Exercise brief | Transcribe everything in the listing as written, and let no image into the copy.

(Data supplied)

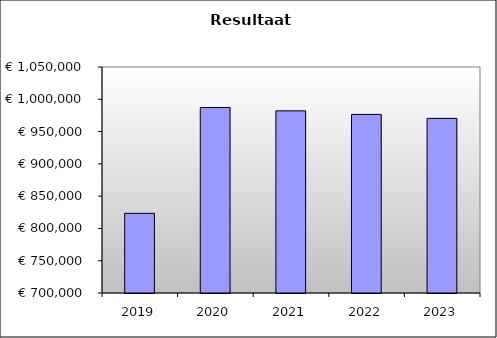
| Category | Series 0 |
|---|---|
| 2019.0 | 823375.408 |
| 2020.0 | 987214.076 |
| 2021.0 | 982105.896 |
| 2022.0 | 976528.016 |
| 2023.0 | 970485.056 |

(End Data supplied)

Response to this task |
| Category | Series 0 |
|---|---|
| 2019.0 | 823375.408 |
| 2020.0 | 987214.076 |
| 2021.0 | 982105.896 |
| 2022.0 | 976528.016 |
| 2023.0 | 970485.056 |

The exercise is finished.